Puerto Rico mutual funds niche market will enter a new era this week with the public offering of the first open-end fund under Act 93 of 2013, a statute that ended the requirement to invest most of a fund total assets in Puerto Rico securities.

The offering of the Atlas US Tactical Income Fund (ATLASAX: US) is scheduled for later this week, and intends to position itself within the local market by excluding Puerto Rico municipal securities from its portfolio, said Paul Hopgood and Jaime Pandal, co-founders of the recently created Atlas Asset Management.

The offering is marketed by Oriental Financial Services, Oriental Bank's investment banking division.
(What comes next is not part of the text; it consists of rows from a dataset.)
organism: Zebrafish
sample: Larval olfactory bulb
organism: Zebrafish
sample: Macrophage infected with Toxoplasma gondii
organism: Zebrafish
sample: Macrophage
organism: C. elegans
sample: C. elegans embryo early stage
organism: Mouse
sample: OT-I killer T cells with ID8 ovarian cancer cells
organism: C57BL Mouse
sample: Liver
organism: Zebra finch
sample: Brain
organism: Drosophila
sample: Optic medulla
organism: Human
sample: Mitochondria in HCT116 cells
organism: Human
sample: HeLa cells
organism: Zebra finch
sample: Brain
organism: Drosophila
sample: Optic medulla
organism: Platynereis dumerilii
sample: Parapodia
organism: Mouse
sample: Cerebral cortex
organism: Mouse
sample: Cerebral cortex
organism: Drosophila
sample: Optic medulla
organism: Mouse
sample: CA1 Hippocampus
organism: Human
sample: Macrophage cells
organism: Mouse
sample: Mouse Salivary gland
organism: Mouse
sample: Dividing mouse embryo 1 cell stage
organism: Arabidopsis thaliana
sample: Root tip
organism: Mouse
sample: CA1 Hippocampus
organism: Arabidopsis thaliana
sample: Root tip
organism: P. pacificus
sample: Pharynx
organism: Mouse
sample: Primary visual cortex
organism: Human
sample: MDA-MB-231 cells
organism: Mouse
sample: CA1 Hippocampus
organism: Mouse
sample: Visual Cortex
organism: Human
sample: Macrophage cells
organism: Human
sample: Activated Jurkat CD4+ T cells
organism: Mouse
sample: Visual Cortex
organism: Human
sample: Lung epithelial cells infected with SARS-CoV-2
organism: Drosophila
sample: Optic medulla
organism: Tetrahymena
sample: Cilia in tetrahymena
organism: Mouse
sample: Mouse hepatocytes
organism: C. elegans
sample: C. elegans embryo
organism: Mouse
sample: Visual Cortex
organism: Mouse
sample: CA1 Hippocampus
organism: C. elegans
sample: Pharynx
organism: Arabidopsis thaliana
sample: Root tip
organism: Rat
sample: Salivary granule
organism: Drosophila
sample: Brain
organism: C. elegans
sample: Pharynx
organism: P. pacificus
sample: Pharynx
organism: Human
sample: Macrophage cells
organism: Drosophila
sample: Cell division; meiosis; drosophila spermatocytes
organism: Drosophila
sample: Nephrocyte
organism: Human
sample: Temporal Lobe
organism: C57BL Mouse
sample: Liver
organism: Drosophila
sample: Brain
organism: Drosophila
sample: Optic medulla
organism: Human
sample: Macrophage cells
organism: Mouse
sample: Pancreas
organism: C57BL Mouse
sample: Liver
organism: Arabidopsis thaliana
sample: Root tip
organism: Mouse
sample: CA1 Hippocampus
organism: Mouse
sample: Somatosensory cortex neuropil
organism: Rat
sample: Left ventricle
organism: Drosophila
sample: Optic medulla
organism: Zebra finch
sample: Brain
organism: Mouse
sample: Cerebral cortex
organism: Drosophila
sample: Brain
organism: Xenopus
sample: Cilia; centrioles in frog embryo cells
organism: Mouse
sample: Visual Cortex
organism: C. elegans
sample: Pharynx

"This product wouldn't have been possible five years ago," said Pandal. He noted that the decline in the island's closed-end mutual funds has served to give rise to local investors who ask more questions and are interested in diversifying their assets.

Liquidity and Diversification

"We wanted to design a product that would benefit from local tax opportunities without investing in Puerto Rico government securities," Hopgood told El Nuevo Día’s Puerto Rico Business Insight in a recent interview, while highlighting the qualities of the new fund.

Hopgood explained that, after analyzing local investors' expectations, there was a growing need to invest in assets outside the island, especially in liquid investment vehicles, and to combine fixed-income securities with capital appreciation. "We believe that this fund breaks all paradigms."

According to Pandal, the creative exercise had as a starting point a formula that excluded Puerto Rico municipal securities. Beyond moving away from Puerto Rico government securities due to the correction on those and the risk of potential losses during the island’s public debt restructuring process, Hopgood maintained that their main reason for not investing in those securities is a matter of liquidity.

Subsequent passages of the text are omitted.